Return the lines below exactly, please, from the one containing "sample: Multiciliated cells" through the last one, both included, and leave out any pictures.
### DATA FOR THIS EXERCISE
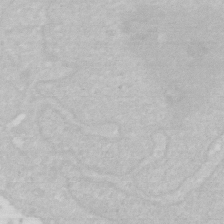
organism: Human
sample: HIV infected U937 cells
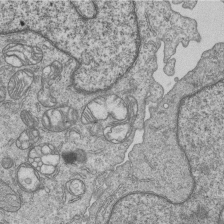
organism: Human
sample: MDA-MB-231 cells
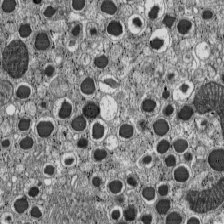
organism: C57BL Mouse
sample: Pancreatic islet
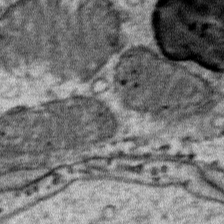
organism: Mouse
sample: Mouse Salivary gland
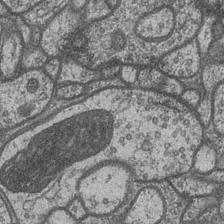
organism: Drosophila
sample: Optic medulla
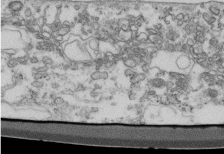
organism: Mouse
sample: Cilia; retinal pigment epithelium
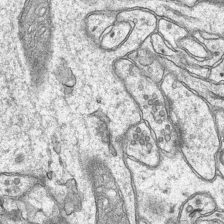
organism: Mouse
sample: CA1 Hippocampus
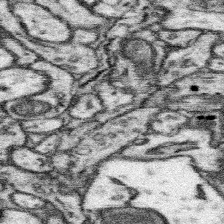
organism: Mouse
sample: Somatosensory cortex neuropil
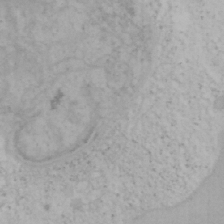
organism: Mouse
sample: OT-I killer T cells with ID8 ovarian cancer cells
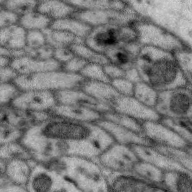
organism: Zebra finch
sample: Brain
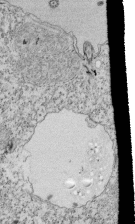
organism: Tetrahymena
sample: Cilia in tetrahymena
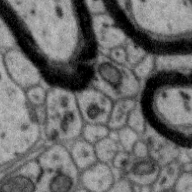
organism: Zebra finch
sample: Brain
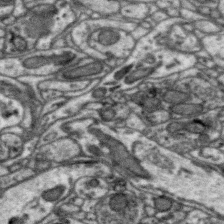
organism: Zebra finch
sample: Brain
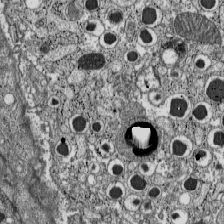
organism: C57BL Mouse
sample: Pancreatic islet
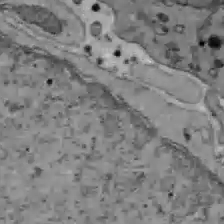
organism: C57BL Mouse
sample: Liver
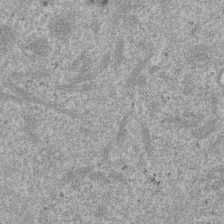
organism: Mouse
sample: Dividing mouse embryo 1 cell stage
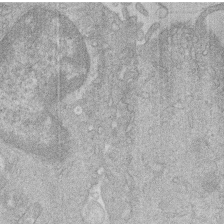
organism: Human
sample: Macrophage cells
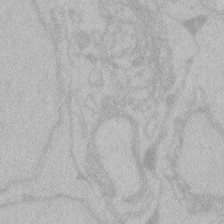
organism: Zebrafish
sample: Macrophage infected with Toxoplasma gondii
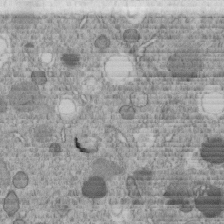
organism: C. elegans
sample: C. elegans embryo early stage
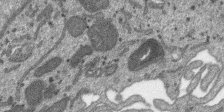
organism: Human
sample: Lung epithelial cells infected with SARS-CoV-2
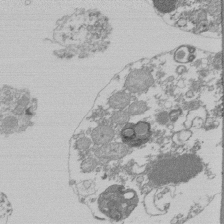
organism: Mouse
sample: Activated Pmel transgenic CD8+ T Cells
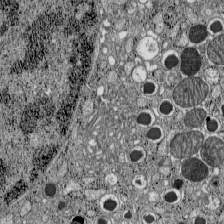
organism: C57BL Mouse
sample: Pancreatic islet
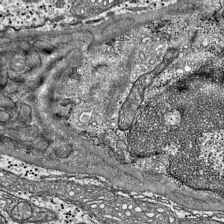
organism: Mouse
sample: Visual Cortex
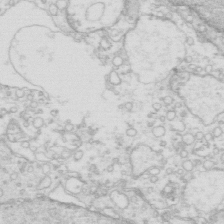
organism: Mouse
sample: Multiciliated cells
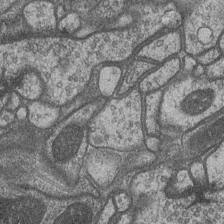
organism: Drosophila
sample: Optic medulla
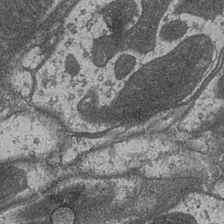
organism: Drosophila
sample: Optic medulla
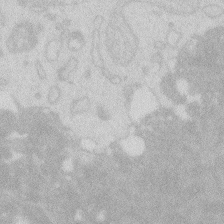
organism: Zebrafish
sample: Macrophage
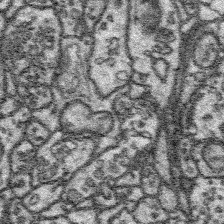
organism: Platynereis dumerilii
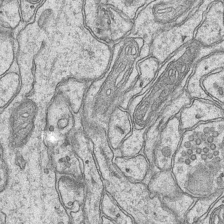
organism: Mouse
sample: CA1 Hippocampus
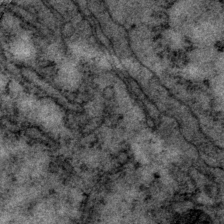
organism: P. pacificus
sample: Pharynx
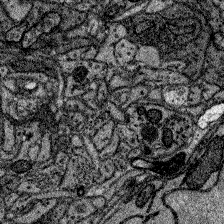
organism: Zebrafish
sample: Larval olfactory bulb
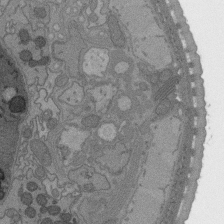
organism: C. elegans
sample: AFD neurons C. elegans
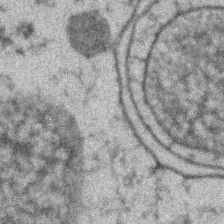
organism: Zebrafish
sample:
######
## [SOLUTION TO THIS EXERCISE]
sample: Multiciliated cells
organism: Drosophila
sample: Optic medulla
organism: Drosophila
sample: Optic medulla
organism: Zebrafish
sample: Macrophage
organism: Platynereis dumerilii
organism: Mouse
sample: CA1 Hippocampus
organism: P. pacificus
sample: Pharynx
organism: Zebrafish
sample: Larval olfactory bulb
organism: C. elegans
sample: AFD neurons C. elegans
organism: Zebrafish
sample:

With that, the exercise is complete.